She stuck her card into the machine and waited. Magda could feel her eyes on her. She could see in her periphery a fluttering of eyelashes and a fevered glancing from hand to head to hand to keypad. She kept her eyes on the till and said nothing. In the past she might have glanced purposefully over her shoulder and thrown Francis a pantomime wink, but she knew better now.

Card accepted. Enter Pin

There was a long, heavy wait. She stole a glance and saw the girl biting her thumb nail as she bore into the small fluorescent screen. A single bead of sweat perched just below her hairline. Her eyes widened, the hastily applied liner stretching under the strain. A smile hinted at cracking.

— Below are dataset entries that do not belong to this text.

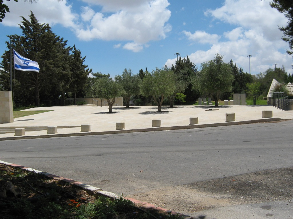 אתר ההנצחה ליהודי אתיופיה שניספו בדרכם לישראל, הר הרצל, ירושלים
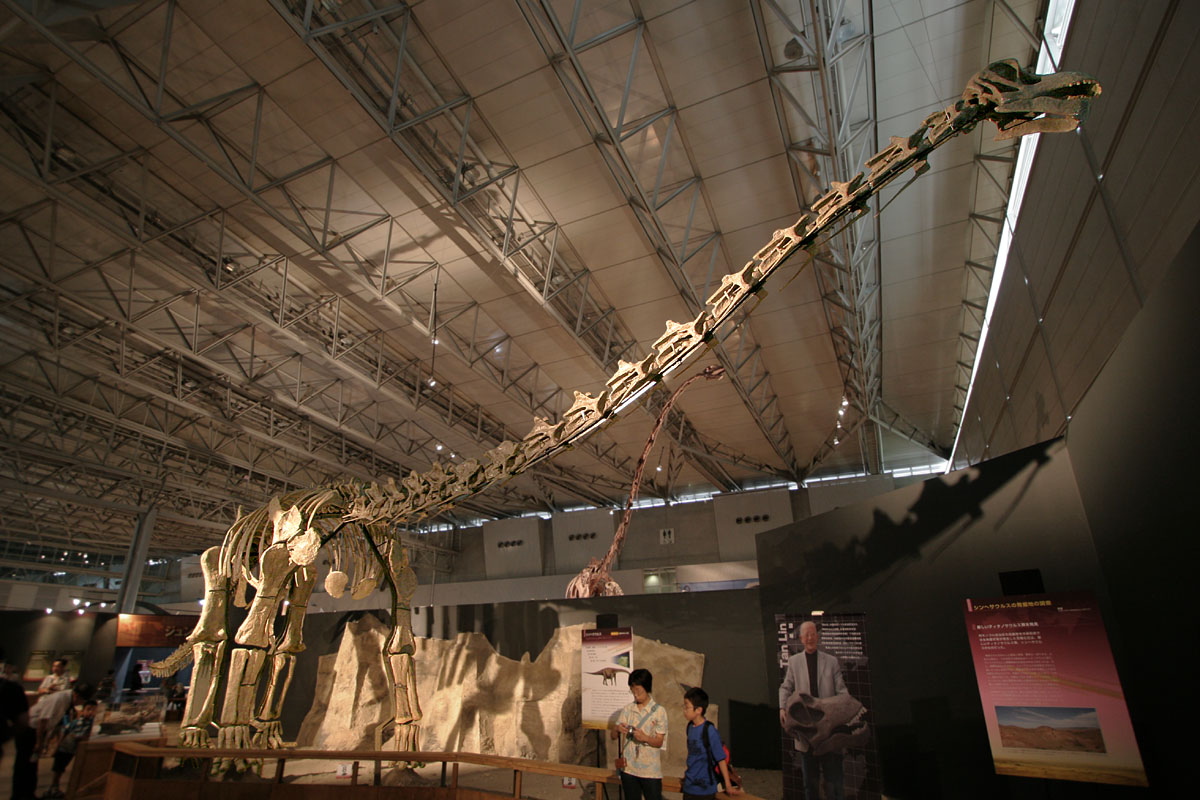 Xinghesaurus
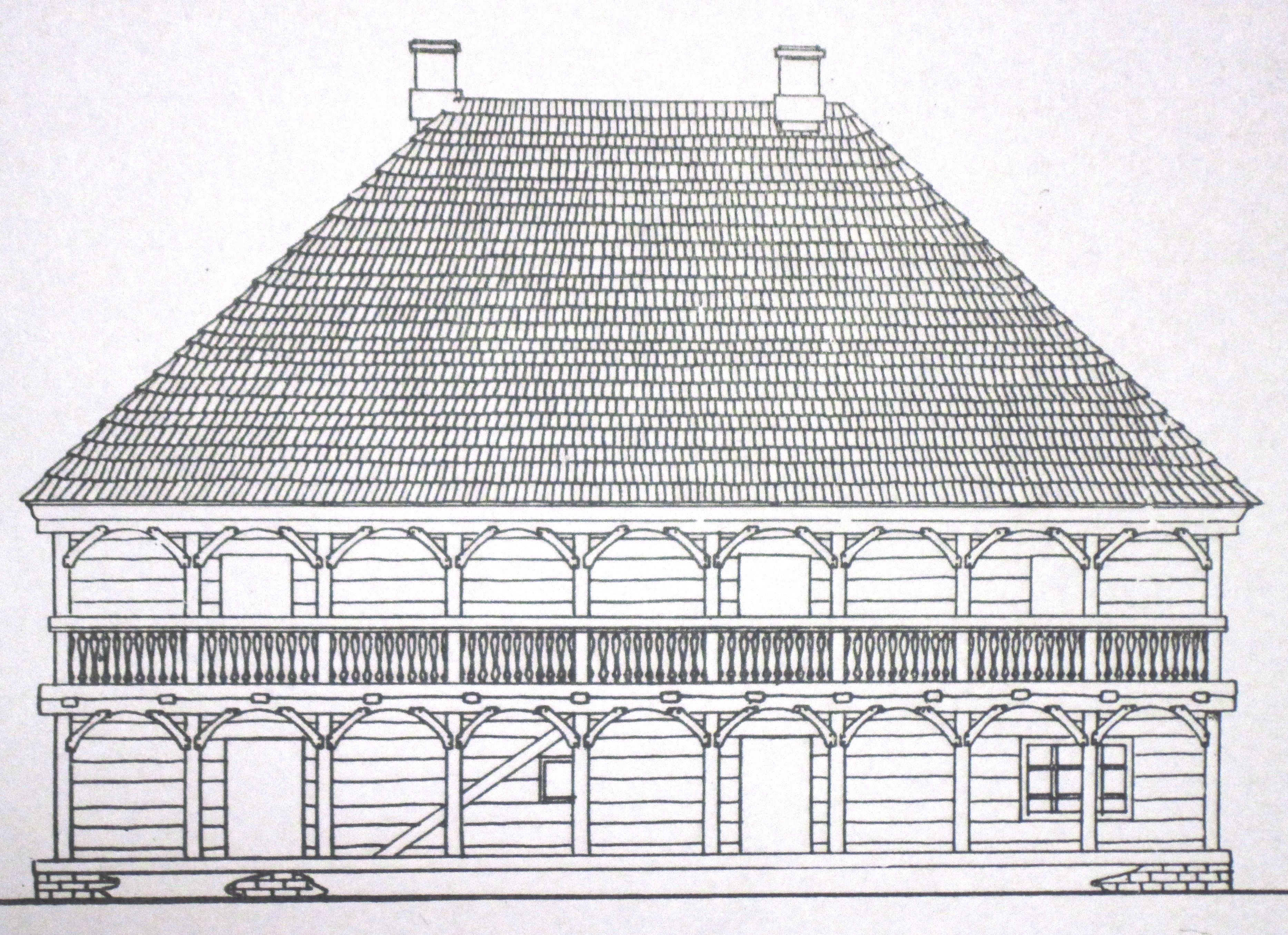 План лямуса брыгіцкага кляштара ў Гродна.
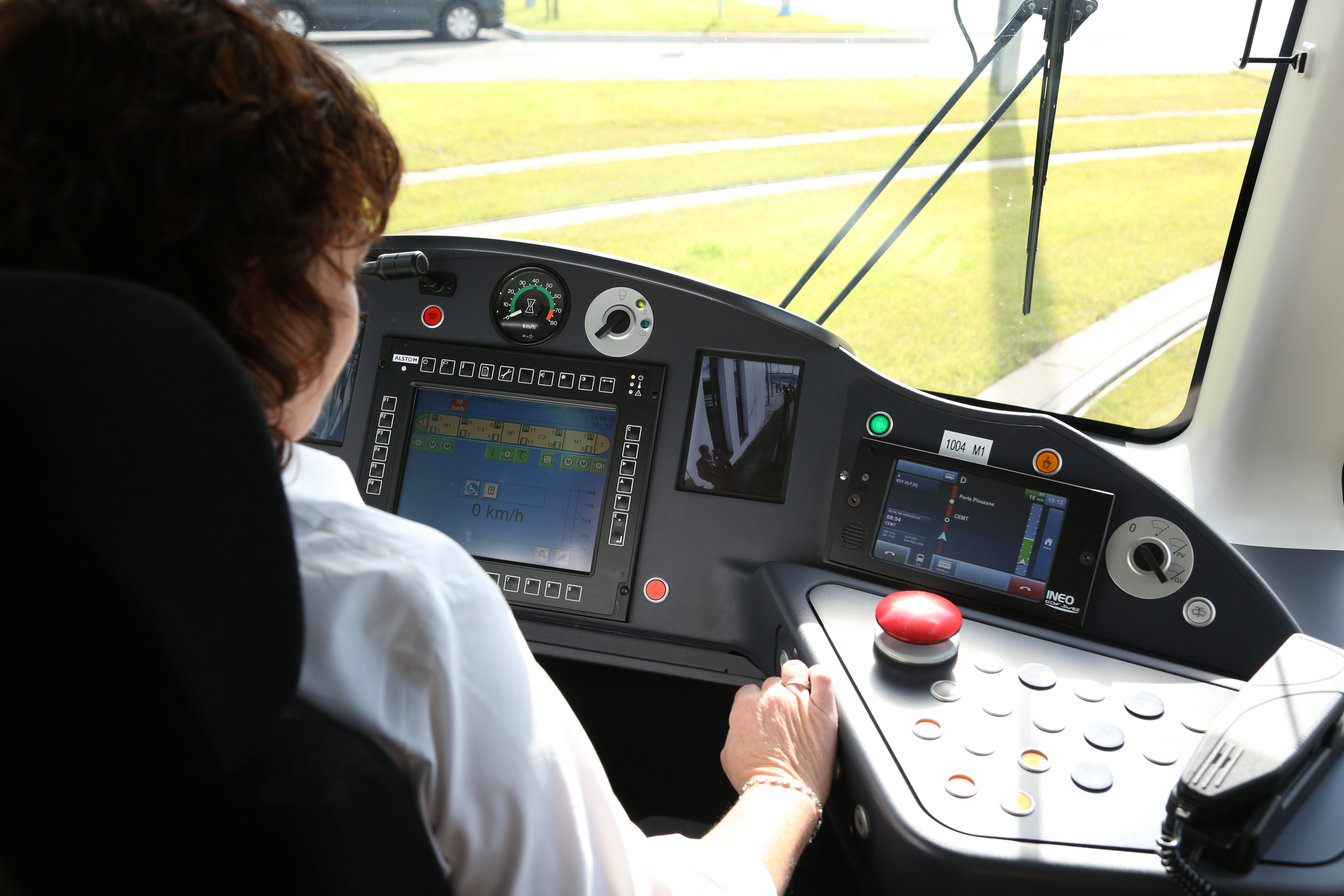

                Payment accepted. Remove Card.

                Magda smiled and handed her the receipt. “Thank you, bye now.”

                “Thanks.” She took her bag and headed for the door, head down, eyes on the ground, mouth open and breathing deeply. Francis hadn’t even seen her.


The day wandered on. People bled into it. Hushed voices and car horns and busy hands over worn keys and cash drawers ran under the endlessly looping notes in patterns so singular they were never to be heard of or registered or played again. Magda was deep in it.

She looked around aimlessly in a momentary lull. People’s mouths moved, their tins of chopped tomatoes banged together in their baskets, babies wailed and their young mothers chastised them with violently wagging fingers. It was all one sound, completely homogenous, no one source distinguishable from another. The place was flattening, dimensions dropping off with each passing bag of penne. She was beginning to feel like a cartoon.

She’d been having a recurring dream lately. The whole place would be humming, the late afternoon rush in full swing, everyone milling quickly about in their rush to get home and eat and sink slack-jawed into the remainder of their day. Magda would finish up with one customer and go to greet the next. “Hello”, she’d mouth, but no sound would emerge. The realisation was a shock, a white hot fear seething into her chest from her now defunct vocal chords. She’d freeze, clutching the sides of her till in a fevered panic, looking pleadingly into the eyes of the customer in front of her. “Hello” they’d say back and busy themselves with their things. “Cash or card”, she’d mime, still no sound. “Card”, they’d say. And then she’d be paralyzed, motionless with fear and confusion and the abysmal paradox in front of her. Was it that she alone couldn’t hear her own voice, or that she was truly dumb and no one even noticed? The customer would shake her while she wrestled with this - “hello? Hello?” - and she’d wake up, flat on her back and motionless. She’d lay awake then for an hour or two and shake the badness away until the fear passed and she could fall back into sleep.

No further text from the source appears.